Ridurre la questione a
caricatura della guerra di indipendenza non spiega l’insorgenza del fenomeno.
E’ un problema molto serio, da affrontare con attenzione, valutando il disagio
e il malessere che c’è dietro.
Quello dei veneti è il
sintomo di un male più ampio che ha radici profonde nel territorio, ma è assai
diffuso anche nella società e comune a quasi tutti gli italiani. Non
per niente più della metà, anche nel sud, si dice d’accordo con la rivolta dei
“Forconi”, nato peraltro in Sicilia.
Lì, in quella regione
di vivaci buontemponi, non nuovi a queste ardite imprese, si acuisce per il
tipo di economia espresso: piccoli imprenditori, imprese familiari di poche
unità che vedono peggiorare da troppo tempo la situazione economica, cadere le certezze
acquisite con il lavoro e la fatica e che, all’orizzonte, intravedono solo
precarietà e fallimento.
La feroce tassazione e
le cartelle di Equitalia mettono in discussione la sopravvivenza stessa delle aziende
e delle persone, che faticano a reggere la competizione del mercato e sono
costrette a licenziare, a chiudere o a delocalizzare: il prelievo fiscale è
sempre più asfissiante e insostenibile.
Nell’azione degli autonomisti veneti c’è
anche, sicuramente, un po’ di endemico razzismo e di xenofobia da parte di chi
oggi cavalca la crisi per seminare odio e diffidenza, soprattutto contro
immigrati, meridionali e diversamente padani.
Questi
ingredienti, pericolosissimi per la democrazia, vanno repressi e tenuti ben distinti
dalle motivazioni più generali e oggettive della protesta.

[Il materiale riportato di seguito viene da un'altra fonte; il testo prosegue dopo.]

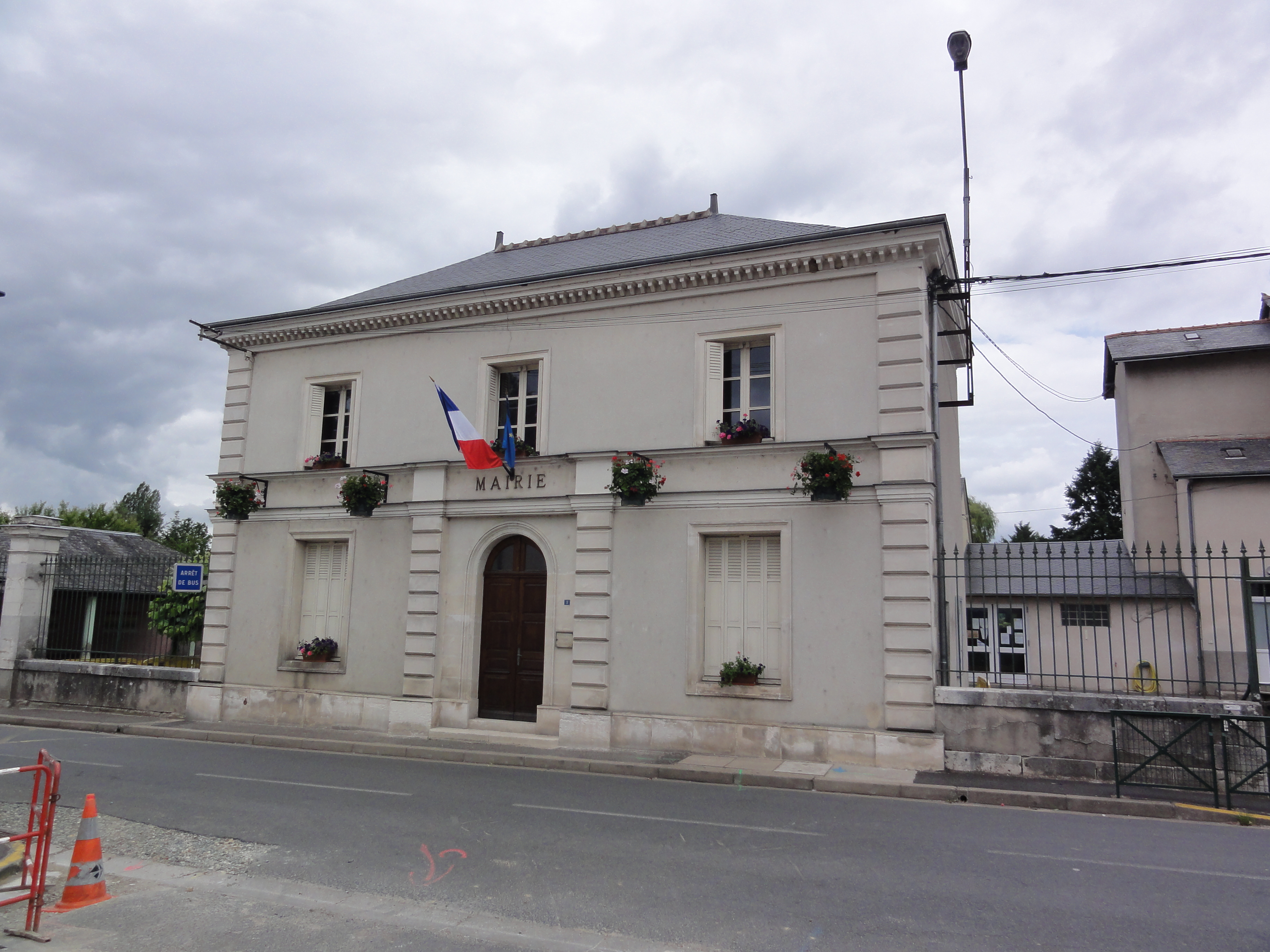 Mosnes (Indre-et-Loire) Mairie

Domanda retorica: ma se in Italia va tutto
bene, tutti sono contenti, i soldi non mancano, c'è pane e lavoro per tutti, le
tasse sono giuste e si traducono in servizi, le aziende nascono e non chiudono,
le città sono pulite, gli ospedali e le scuole sono eccellenze, non c'è corruzione,
i politici sono missionari e benefattori, le banche non strozzano e
incoraggiano il credito, i giovani sono occupati e gli anziani vivono
tranquilli con la propria pensione….
perchè mai un popolo dovrebbe lamentarsi, insorgere e fare la rivoluzione col trattore travestito da carro armato?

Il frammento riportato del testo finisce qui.